HMG-CoA reductase inhibitor (Statin) therapy and coronary atherosclerosis in Japanese subjects: role of high-density lipoprotein cholesterol.Am J Cardiovasc Drugs. 2011 Dec 01; 11(6):411-7.AJ
The level of serum low-density lipoprotein cholesterol (LDL-C) achieved and change in serum LDL-C level in response to HMG-CoA reductase inhibitor (statin) therapy may not be reflected in coronary plaque regression in Japanese subjects, and plaque regression has occurred in many cases in the absence of any marked decrease in serum LDL-C level. We hypothesized that the indicators of coronary plaque regression in response to statin therapy in a Japanese population are different from the indicators in Western populations.
The purpose of this study was to investigate the predictors of coronary plaque regression in Japanese patients with coronary artery disease (CAD) using a receiver-operating-characteristic (ROC) analysis.
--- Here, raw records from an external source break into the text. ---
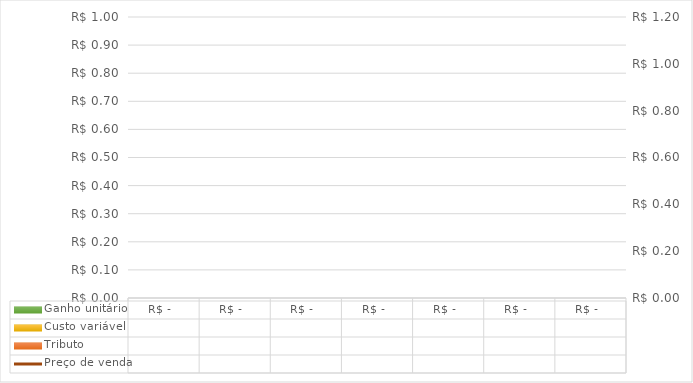
| Category | Tributo | Custo variável | Ganho unitário |
|---|---|---|---|
|  |  |  | 0 |
|  |  |  | 0 |
|  |  |  | 0 |
|  |  |  | 0 |
|  |  |  | 0 |
|  |  |  | 0 |
|  |  |  | 0 |

A 6-month prospective observational study to identify predictors of regression of coronary plaque as assessed by volumetric intravascular ultrasound was conducted on 113 CAD patients receiving usual doses of pravastatin at Nihon University Surugadai Hospital, Tokyo, Japan.
The mean pravastatin dose was 12.5 ± 3.2 mg/day. After 6 months of therapy, the average change in plaque volume was -9.9% (p < 0.0001 vs baseline). Body mass index (BMI) before pravastatin therapy was significantly lower in the plaque regression group than in the plaque progression group (23.5 ± 2.8 kg/m2 vs 25.3 ± 2.5 kg/m2, p < 0.01). Furthermore, significant increases in serum levels of high-density lipoprotein cholesterol (HDL-C) and apolipoprotein (apo) A-1, and decreases in LDL-C/HDL-C, apoB/apoA-1, and monocyte count were observed in the plaque regression group (n = 90) in comparison with the plaque progression group (n = 23), while there were no differences in achieved LDL-C levels between the groups (101 ± 25 mg/dL vs 101 ± 24 mg/dL). The changes in plaque volume correlated with the changes in serum levels of HDL-C (r = -0.496, p < 0.0001), LDL-C/HDL-C (r = 0.361, p < 0.0001), apoA-1 (r = -0.362, p = 0.0005), apoB/apoA-1 (r = 0.314, p = 0.0003), monocyte count (r = 0.325, p = 0.0004), and with baseline BMI (r = 0.278, p = 0.003), but not with the change in LDL-C level (r = 0.023, p = 0.860). Moreover, an ROC analysis showed that the change in HDL-C level was better than any other parameter in terms of evaluating the predictor of plaque regression because it had a larger area under the ROC curve (0.751; sensitivity: 76.9%; specificity: 60.9%; cut off value: ±0%).
Even with modest LDL-C lowering to maintain the serum LDL-C level at only 100 mg/dL, we demonstrated that reduction of the coronary plaque volume can be achieved by elevation of the serum HDL-C. The results suggest that the ameliorating action of statins on lipid metabolism and sensitivity to their inhibitory effect on the progression of coronary plaque may be different in Japanese and Western populations.